Félix volvió a la entrada de la casa donde había dejado el uniforme de la Autoridad. Se retiró el arma del cuello y la dejó junto a la única silla de la sala. Recogió la ropa del agente. Aún tenía una oportunidad de llegar a casa a tiempo. Se cubrió con la casaca y arrugó la nariz. Apestaba.

«Y yo pensaba que los castizos no sudaban. Madre mía, qué horror», se quejó asqueado.

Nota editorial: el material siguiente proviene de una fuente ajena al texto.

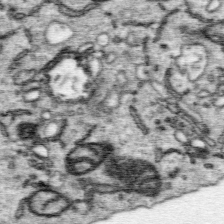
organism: Human
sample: HeLa cells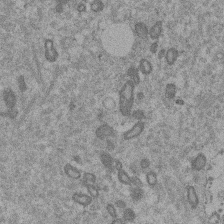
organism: Mouse
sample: Dividing mouse embryo 1 cell stage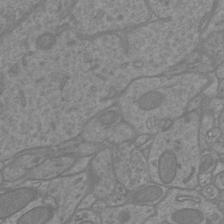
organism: Mouse
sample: Cortical neurons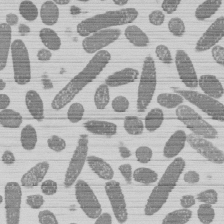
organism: E. coli
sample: Bacterial nucleoid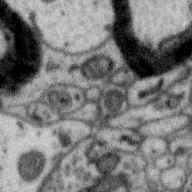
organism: Zebra finch
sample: Brain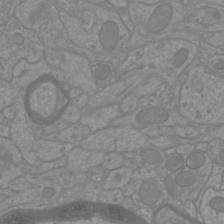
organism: Mouse
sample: Cortical neurons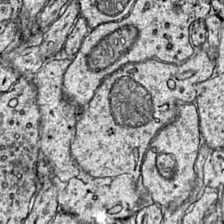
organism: Mouse
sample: Primary visual cortex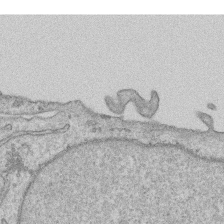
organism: Human
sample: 1205lu cells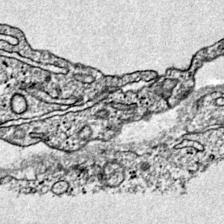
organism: Mouse
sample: Primary visual cortex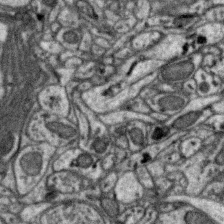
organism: Zebra finch
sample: Brain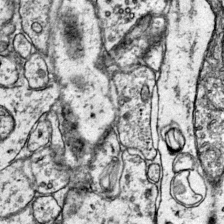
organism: Mouse
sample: Primary visual cortex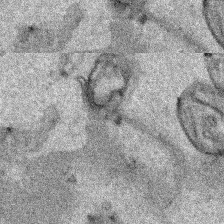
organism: Human
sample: Mitochondria in HCT116 cells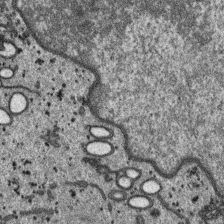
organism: Human
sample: Lung epithelial cells infected with SARS-CoV-2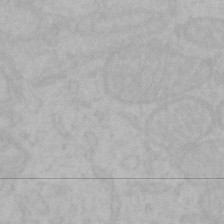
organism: Mouse
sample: Choroid plexus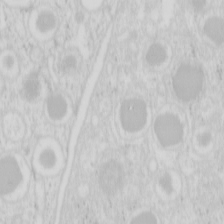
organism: Mouse
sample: Pancreas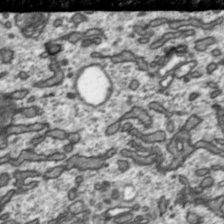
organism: Toxoplasma gondii
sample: Parasites in a vacuole inside a host cell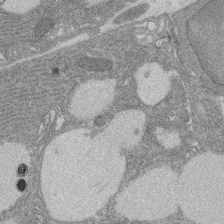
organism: Rat
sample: Salivary granule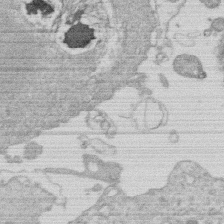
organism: Human
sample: Macrophage cells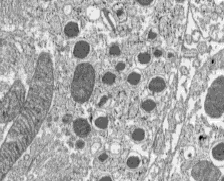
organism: C57BL Mouse
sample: Pancreatic islet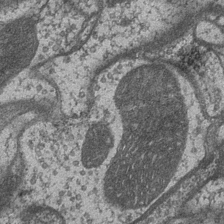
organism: Drosophila
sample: Optic medulla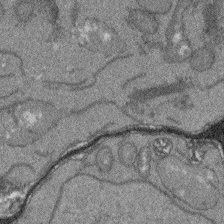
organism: Arabidopsis thaliana
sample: Root tip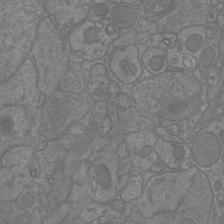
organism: Mouse
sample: Cortical neurons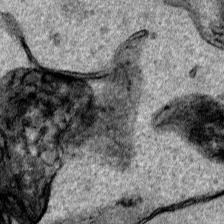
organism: Human
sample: Mitochondria in HCT116 cells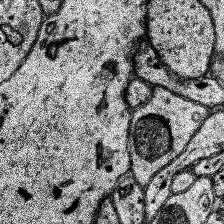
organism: Human
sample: Temporal Lobe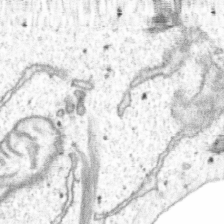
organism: Human
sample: HeLa cells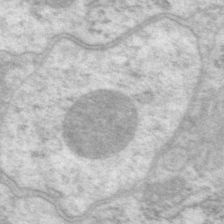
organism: P. pacificus
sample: Pharynx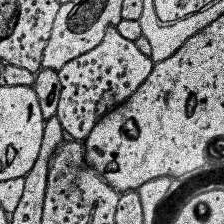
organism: Human
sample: Temporal Lobe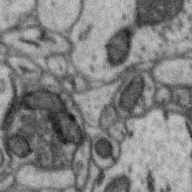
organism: Zebra finch
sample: Brain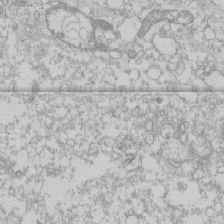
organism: Human
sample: CRL-1474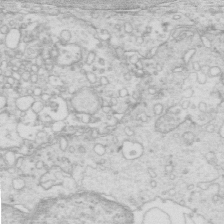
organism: Mouse
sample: Multiciliated cells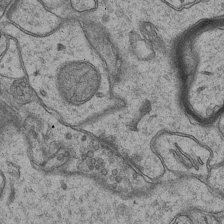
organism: Mouse
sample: CA1 Hippocampus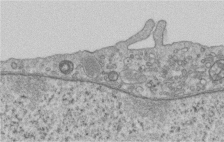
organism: Human
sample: Centriole in RPE cells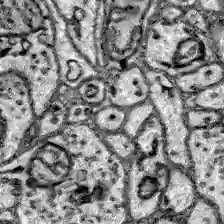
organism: Zebrafish
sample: Brain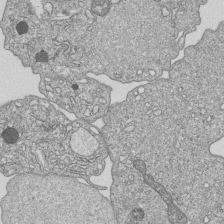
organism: Human
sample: MDA-MB-231 cells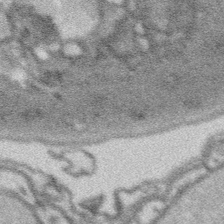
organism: Platynereis dumerilii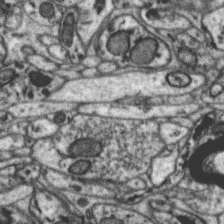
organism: Zebra finch
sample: Brain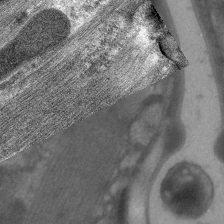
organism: C. elegans
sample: Pharynx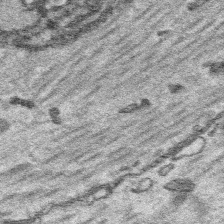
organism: Platynereis dumerilii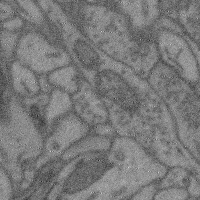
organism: Mouse
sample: Cerebral cortex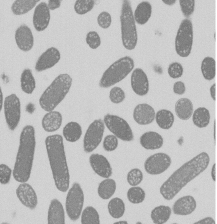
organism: E. coli
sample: Bacterial nucleoid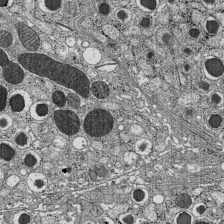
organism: C57BL Mouse
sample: Pancreatic islet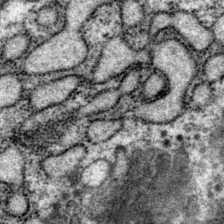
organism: P. pacificus
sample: Pharynx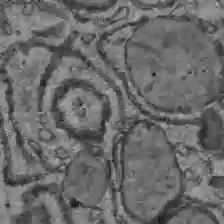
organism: C57BL Mouse
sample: Liver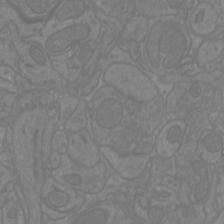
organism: Mouse
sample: Cortical neurons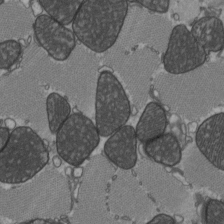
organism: C57BL Mouse
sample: Heart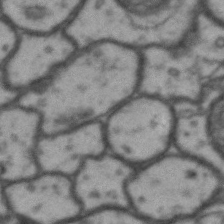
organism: Drosophila
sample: Brain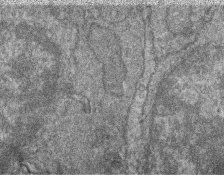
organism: Zebrafish
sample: Cilia; retinal pigment epithelium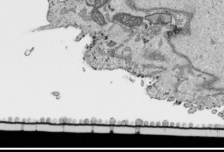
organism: Human
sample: Mitochondria in HCT116 cells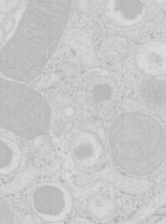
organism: Mouse
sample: Pancreas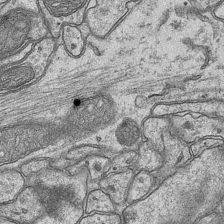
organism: Mouse
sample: CA1 Hippocampus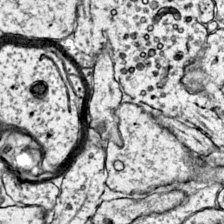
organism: Mouse
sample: Primary visual cortex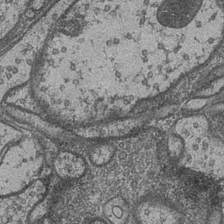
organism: Drosophila
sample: Optic medulla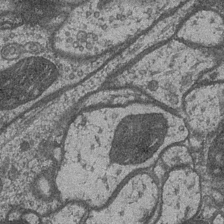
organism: Drosophila
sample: Optic medulla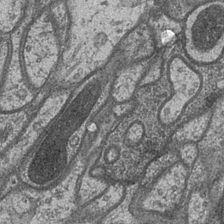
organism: Drosophila
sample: Optic medulla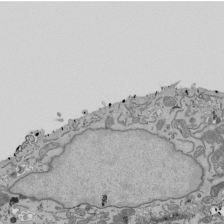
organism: Mouse
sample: ED-1 cell nuclei; centrioles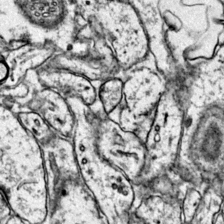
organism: Mouse
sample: Primary visual cortex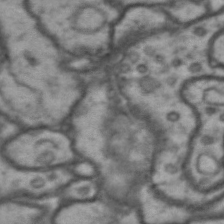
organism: Drosophila
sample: Brain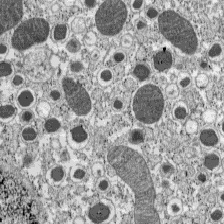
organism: C57BL Mouse
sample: Pancreatic islet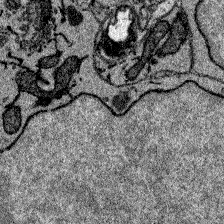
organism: Zebrafish
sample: Larval olfactory bulb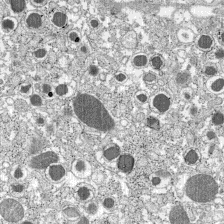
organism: C57BL Mouse
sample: Pancreatic islet

Se puso los pantalones del uniforme sobre los suyos, que asomaban por el bajo, y se apretó el cinturón todo lo que pudo para que no se cayeran. Cambió sus zapatos de mala calidad por las botas flexibles del agente. «Para lo enano que es, tiene los pies gigantes». Volvió a colgarse la metralleta, y antes de salir dio la vuelta y aprovechó para ir al baño. Estaba junto al cuarto donde había dejado al agente. No había encendido aún la luz, cuando Félix adivinó lo que iba a encontrarse en su interior. Tuvo que taparse la boca y la nariz para no sucumbir ante aquella peste. La letrina tenía un aspecto tan repugnante que tuvo que orinar sin poder respirar. Seguramente había entrado en la casa de alguien que vivía solo, abandonado en la desidia. Era una lástima, pero no podía evitar sentir asco ante tanta suciedad. «Te vas a enterar ahora», dijo aun así riendo. Cogió una toalla, se agachó y, apartando el brazo de su cuerpo, limpió la letrina. Después se acercó, entre arcada y arcada, a la cama donde había dejado al agente. Retiró unos centímetros la mordaza y le abrió la boca para introducirle la toalla dentro. «¿Ahora quién es el comemierda, eh?». Volvió al baño, se lavó las manos y, sin entretenerse más, huyó de la casa.